Георгий Александрович Товстоногов принадлежал к той эпохе, о которой Дина Шварц написала в своем дневнике: «Театр, искусство, великие люди. Время страшное, а люди были прекрасные».

Почему?

Потому что умели сопротивляться, не плыли по течению бездумно — куда вынесет, а исповедовали глубоко выстраданные принципы. А если и приходилось чем-то жертвовать (как часто приходилось!), твердо знали: во имя чего…
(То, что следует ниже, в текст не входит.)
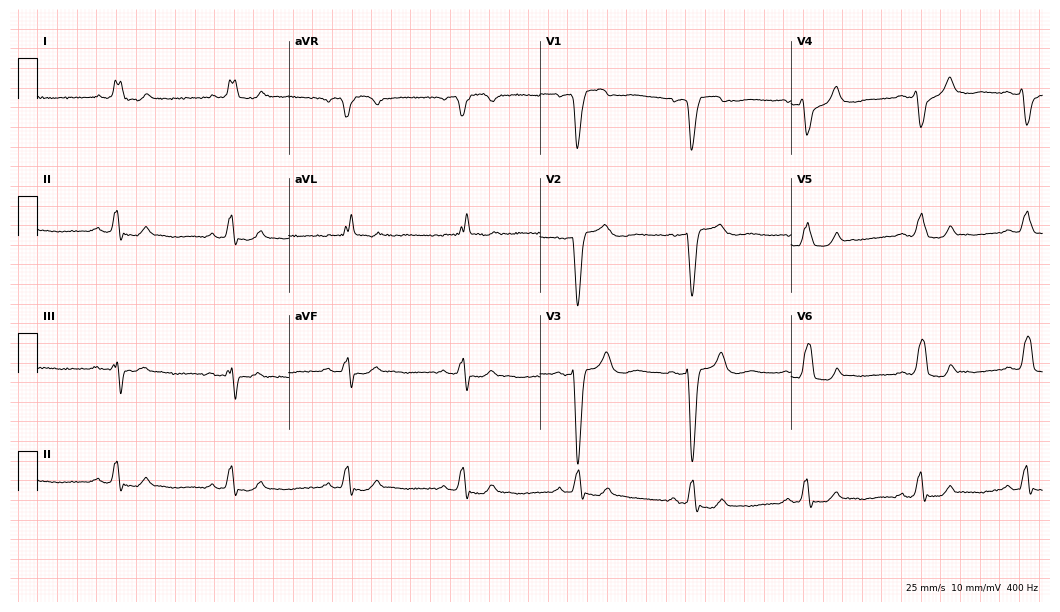
12-lead ECG from a 64-year-old woman. Findings include left bundle branch block.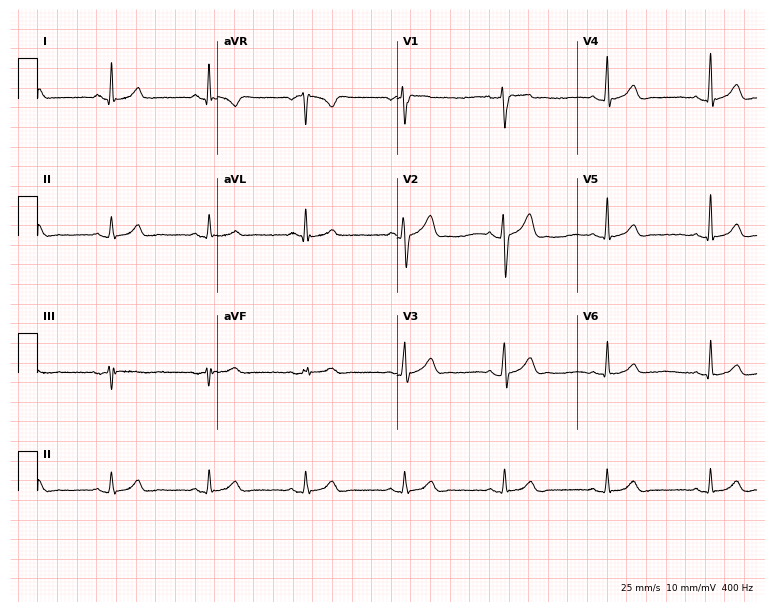
Resting 12-lead electrocardiogram (7.3-second recording at 400 Hz). Patient: a male, 43 years old. Read as a normal ECG.

Однажды Товстоногов с раздражением сказал Анатолию Гребневу: «Мания величия, мания величия! Вы заметили, кругом мания величия. Каждый — властитель дум, никак не меньше! Я помню времена, когда собирались вместе в ВТО (Всероссийском театральном обществе. — Н. С.) Таиров, Алексей Попов, Сахновский, Судаков, Хмелев, Лобанов. Абсолютно были доступные люди, держались просто — с нами, школярами; никто не ходил надутый. А сейчас посмотришь — гении! Это знак безвременья, что там ни говорите. Безвременье рождает манию величия!»

Когда XX век катился к закату, когда уже пересматривалось и переоценивалось понятие крупной личности, большого стиля, подлинного лидера культурного процесса — все становилось раздражающим, вызывающим желание снизить, снивелировать, привести к единому знаменателю. Товстоногова невозможно было привести к чему бы то ни было, сам факт его присутствия в культуре мощно противостоял мыслям об общих знаменателях.

Об этом пишет театровед Елена Горфункель в послесловии к сборнику «Премьеры Товстоногова», задуманному при жизни режиссера, но вышедшему в свет после его смерти: «Однажды Товстоногов сказал: “Вот уже много лет я делаю одно и то же: ставлю спектакли”. Это звучало слишком буднично, как будто создание театральной постановки дело столь же обыденное, как любой каждодневный труд. Очередная премьера обсуждалась, взвешивалась на весах критики и публики, по-прежнему предпочитавшей БДТ всем другим театрам. Очередные юбилеи, очередные гастроли, все более далекие — в Японию, Латинскую Америку; постановки по разным странам, очередные фестивали — все это сливалось в какую-то вечность, в прижизненное постоянство, которое кажется нескончаемым — вечное признание, вечно полный зал… Состояние вне времени, когда новый сезон, прибавляясь к тридцати предыдущим, не в силах увеличить их общее богатство — так оно уже было велико».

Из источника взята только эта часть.